Sous l’administration Biden, des efforts significatifs avaient été déployés pour renforcer la cybersécurité de secteurs essentiels comme les pipelines, les chemins de fer et l’aviation. Cependant, d’autres secteurs comme l’eau et la santé avaient rencontré des obstacles. Avec Trump, la tendance pourrait être à la réduction des réglementations, laissant potentiellement ces secteurs sans les protections nécessaires face aux cybermenaces croissantes.
Face aux cyberarmées de pays comme la Russie, la Chine, l’Iran et la Corée du Nord, l’administration Trump pourrait adopter une posture plus agressive. L’accent serait mis sur la protection des infrastructures critiques et la riposte aux menaces étrangères. Des opérations offensives du Cyber Command américain pourraient être intensifiées, avec une volonté de tenir les acteurs malveillants pour responsables de leurs actions.
Réduction des efforts contre la désinformation et l’espionnage commercial
Les efforts pour lutter contre la désinformation en ligne, particulièrement en période électorale, pourraient être réduits. Après son élection en 2016, Trump avait déjà exprimé son scepticisme envers les agences chargées de contrer les fausses informations. De plus, la lutte contre la prolifération des logiciels espions commerciaux pourrait perdre de son élan, avec une possible ouverture du marché américain aux entreprises spécialisées dans les logiciels espions.
Steven Feldstein, chercheur principal au Carnegie Endowment for International Peace, estime qu’« il y a une forte probabilité que nous assistions à de grands reculs sur la politique en matière de logiciels espions ». L’administration Biden avait initié des mesures pour encadrer le développement de l’intelligence artificielle, notamment en matière de sécurité et d’éthique. Trump pourrait inverser cette tendance, en levant certaines barrières réglementaires pour favoriser l’innovation et la compétitivité des entreprises américaines dans ce domaine.
Nick Reese, ancien directeur de la politique technologique émergente au département de la Sécurité intérieure, prédit « un changement de direction vers moins de régulation, ce qui signifierait moins de mesures de sécurité obligatoires pour l’IA ».
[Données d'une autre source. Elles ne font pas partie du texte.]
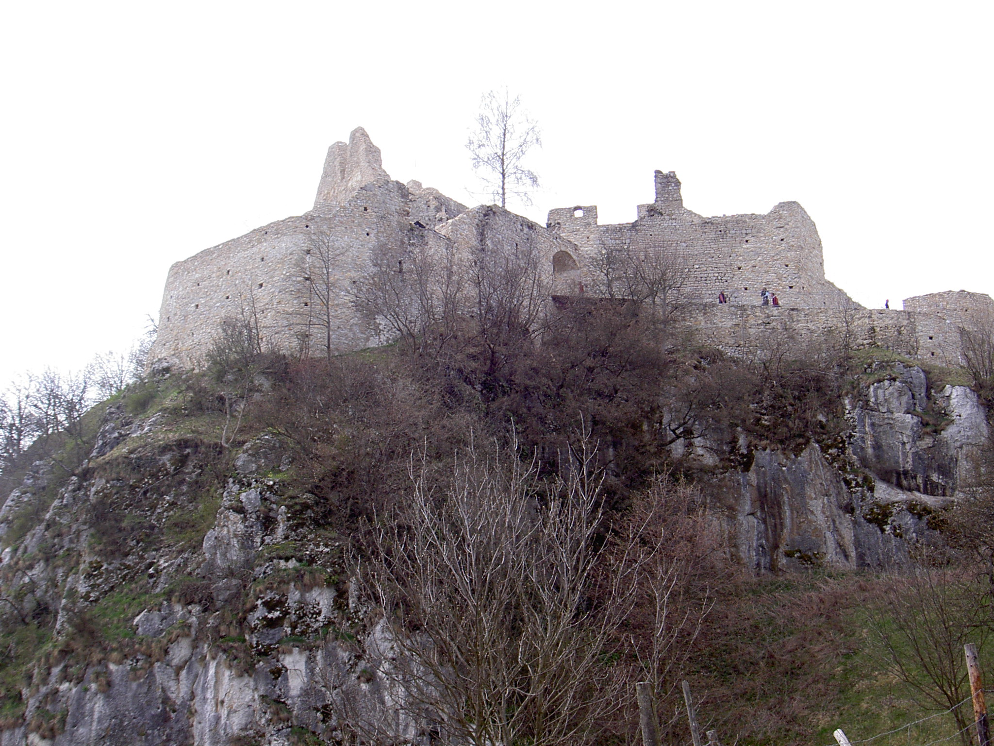 Burgruine Rabenstein in St. Paul, Kärnten, Österreich

Des entreprises moins tenues responsables
L’administration Biden avait mis l’accent sur la responsabilité des grandes entreprises technologiques dans la sécurisation de leurs produits. Des initiatives comme la campagne « secure by design » de la CISA visaient à encourager les entreprises à intégrer la sécurité dès la conception de leurs produits. Sous Trump, cette pression pourrait diminuer, laissant aux entreprises plus de latitude, mais aussi potentiellement plus de risques pour les utilisateurs.
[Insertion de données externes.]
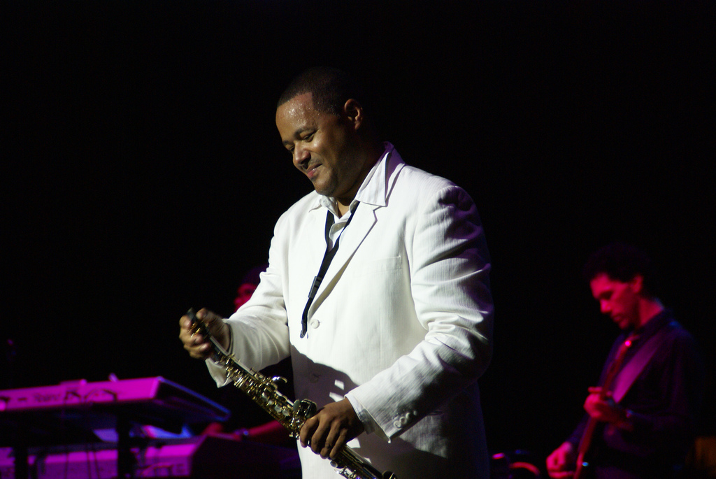 Najee

James Lewis, vice-président senior au Center for Strategic and International Studies, souligne que « la régulation est le seul outil qui fonctionne ». Sans ces mesures, les vulnérabilités pourraient augmenter, exposant davantage les infrastructures et les consommateurs aux cyberattaques.
Des incidents de cybersécurité moins signalés
La loi de 2022 obligeant les entreprises d’infrastructures critiques à signaler les incidents de cybersécurité à la CISA pourrait être révisée. Les nouvelles nominations au sein de l’agence pourraient chercher à alléger ces obligations, réduisant ainsi la quantité d’informations disponibles pour prévenir et réagir aux cybermenaces.
John Miller, vice-président senior de la politique à l’Information Technology Industry Council, indique que l’administration Trump pourrait « demander à la CISA de réduire la portée » des règlements si elle ne procède pas avec prudence.
La rivalité technologique avec la Chine pourrait s’intensifier. Trump pourrait utiliser tous les leviers à sa disposition pour contrer l’influence chinoise dans le cyberespace, y compris des sanctions et des restrictions sur les technologies. Kevin Allison, consultant en géopolitique et technologie, affirme que « l’administration Trump examinera l’ensemble des leviers politiques pour décider comment repousser la Chine dans le cyberespace ».